Float stored in 4 bits¶

Papers¶

4 bit floating point formats have emerged as a solution to the rising cost and deployment challenges of large language models. The S1E2M1 format has been part of the Open Compute Project (OCP) standard.

As a result, a new data type was introduced in onnx==1.18.0 to support a limited set of operators to enable computation with float4.
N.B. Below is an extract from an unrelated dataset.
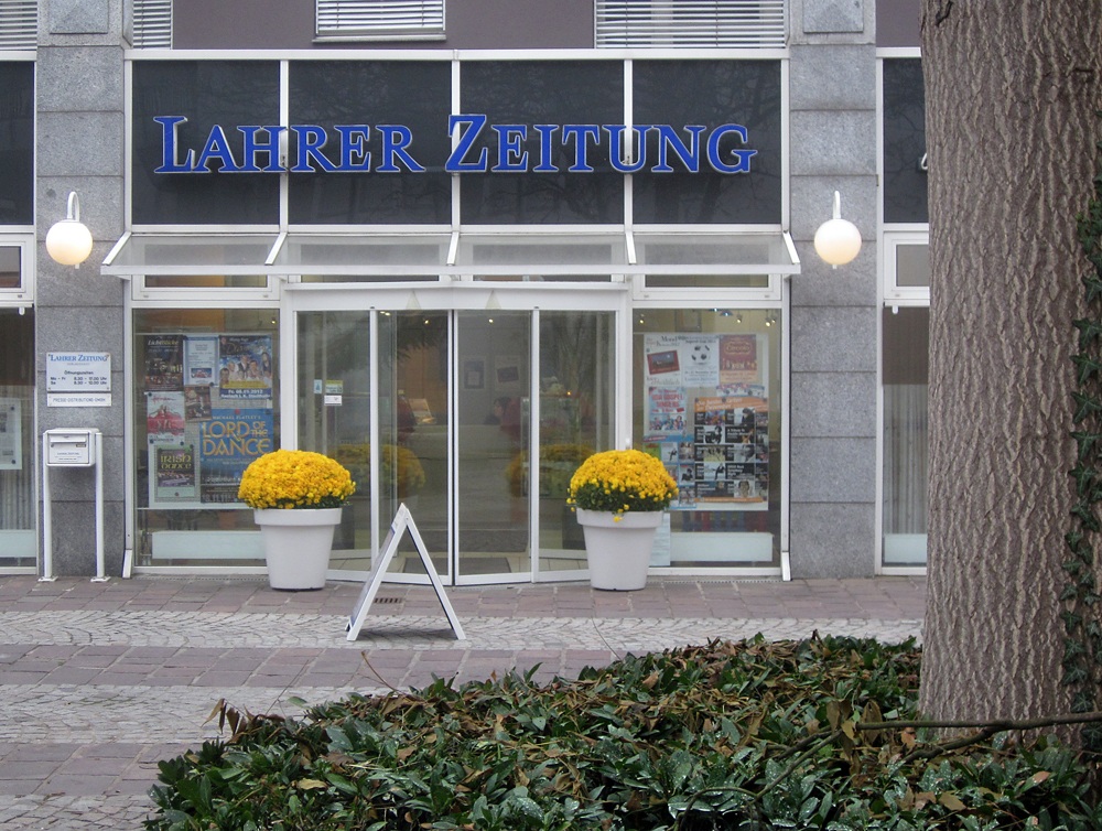 Blick auf die Geschäftsstelle der Lahrer Zeitung in Lahr.

FLOAT4E2M1: 1 bit for the sign, 2 bits for the exponents, and 1 bit for the mantissa. No nan or infinities.

E2M1¶

\(S\) stands for the sign. \(10_2\) describe a number base 2.

Float4 type¶
	E2M1
Exponent bias	1
Infinities
NaN
Zeros	\(S.00.0_2\)
Max	\(S.11.1_2\)
Min	\(S.00.1_2 = 2^{-1}\)

Let’s denote the bit representation as \(S.b_2 b_1 b_0\). The float value is defined by the following expressions:

Float4 type values¶
	E2M1
exponent \(\neq\) 0	\((-1)^S 2^{\sum_{i=1}^2 b_i 2^{i-1} - 1} \left( 1 + b_0 2^{-1} \right)\)
exponent \(=\) 0	\((-1)^S b_0 2^{-1}\)

The following table lists all the representable values by float4 E2M1, ignoring the sign bit:

Float4 type values¶
bits (ignoring sign bit)	E2M1
000	0
001	0.5
010	1
011	1.5
100	2
101	3
110	4
111	6

Cast¶

Upcasting from float4 to float32, float16, bfloat16, and float8 is exact. The behavior for downcasting to float 4 is summarized below

x	E2M1
-6<=x<=6	E2M1 converted value of x. Round to nearest even.
x=+/-0	+/-0
x>6	6
x<-6	-6
+Inf	6
-Inf	-6
NaN	6

Packing and Unpacking¶

Float4 is stored as 2x4bit in a single byte. The first element is stored in the 4 LSB and the second element is stored in the 4 MSB, i.e. for elements x and y that are consecutive elements in the array:

pack(x,y): y << 4 | x & 0x0F
unpack(z): x = z & 0x0F, y = z >> 4

In case the total number of elements is odd, padding of 4 bits will be appended. The storage size of a 4 bit tensor of size N is ceil(N/2).